Question

Two ladybugs are riding on a turntable as it rotates at 15 rpm as shown in figure 1. What is the period of the turntable

Answer 1

The period of the turntable can be calculated using the formula T = 1/f, where T is the period and f is the frequency. The turntable rotates at 15 rpm, which can be converted to a frequency of 0.25 Hz. Therefore, the period of the turntable is 4 seconds.

Step-by-step explanation:

The period of the turntable can be calculated using the formula T = 1/f, where T is the period and f is the frequency. The question states that the turntable rotates at 15 rpm, which stands for revolutions per minute. To convert this to the frequency in hertz (Hz), we divide the rpm by 60 (since there are 60 seconds in a minute). Therefore, the frequency is 15/60 = 0.25 Hz. Substitute this value into the formula to find the period: T = 1/0.25 = 4 seconds.

Answer 2

The period of the turntable is 4 seconds per revolution.

How did we get the value?

The period of a rotation or revolution is the time it takes for one complete cycle. In the case of a turntable, the period (T) can be calculated using the formula:

`\[ T = \frac{1}{\text{Rotations per minute (rpm)}} \]`

In this scenario, the turntable is rotating at 15 rpm.

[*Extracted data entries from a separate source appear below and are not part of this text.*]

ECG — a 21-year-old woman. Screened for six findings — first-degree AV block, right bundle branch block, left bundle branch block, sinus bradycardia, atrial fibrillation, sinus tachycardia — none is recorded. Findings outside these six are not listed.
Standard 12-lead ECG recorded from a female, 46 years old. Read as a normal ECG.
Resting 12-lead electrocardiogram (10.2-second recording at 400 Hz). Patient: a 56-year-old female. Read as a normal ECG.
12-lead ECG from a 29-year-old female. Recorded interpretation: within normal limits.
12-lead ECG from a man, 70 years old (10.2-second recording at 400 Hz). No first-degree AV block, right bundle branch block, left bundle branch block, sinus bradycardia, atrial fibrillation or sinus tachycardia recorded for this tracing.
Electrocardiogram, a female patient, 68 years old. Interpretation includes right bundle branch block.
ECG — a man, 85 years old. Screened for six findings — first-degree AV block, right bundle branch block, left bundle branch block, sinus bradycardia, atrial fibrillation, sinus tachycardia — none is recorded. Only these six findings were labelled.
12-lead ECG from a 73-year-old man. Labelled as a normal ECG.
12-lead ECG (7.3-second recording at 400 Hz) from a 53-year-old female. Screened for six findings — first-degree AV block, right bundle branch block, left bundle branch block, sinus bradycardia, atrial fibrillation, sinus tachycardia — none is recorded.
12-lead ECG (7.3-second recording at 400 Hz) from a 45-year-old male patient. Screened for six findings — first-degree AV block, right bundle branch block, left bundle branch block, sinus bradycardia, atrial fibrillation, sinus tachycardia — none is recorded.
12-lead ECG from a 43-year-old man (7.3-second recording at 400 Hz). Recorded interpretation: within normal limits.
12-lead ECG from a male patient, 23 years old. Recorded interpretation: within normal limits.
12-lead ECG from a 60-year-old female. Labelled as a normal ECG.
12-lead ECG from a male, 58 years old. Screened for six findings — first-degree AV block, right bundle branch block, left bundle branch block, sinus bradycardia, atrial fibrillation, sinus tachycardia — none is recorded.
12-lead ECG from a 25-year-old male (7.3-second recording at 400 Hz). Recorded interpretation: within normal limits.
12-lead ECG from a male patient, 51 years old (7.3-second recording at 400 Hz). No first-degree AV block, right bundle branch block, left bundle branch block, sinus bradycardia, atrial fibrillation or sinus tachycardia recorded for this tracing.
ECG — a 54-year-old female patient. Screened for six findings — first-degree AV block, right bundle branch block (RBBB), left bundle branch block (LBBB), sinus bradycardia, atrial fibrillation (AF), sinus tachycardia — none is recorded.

To find the period, plug in the value:

`\[ T = \frac{1}{15 \, \text{rpm}} \]`

`\[ T = (1)/(15) \, \text{min/rev} \]`

To convert the period to seconds, we multiply by 60 (the number of seconds in a minute):

`\[ T = (1)/(15) * 60 \, \text{s/rev} \]`

`\[ T = 4 \, \text{s/rev} \]`

So, the period of the turntable is 4 seconds per revolution.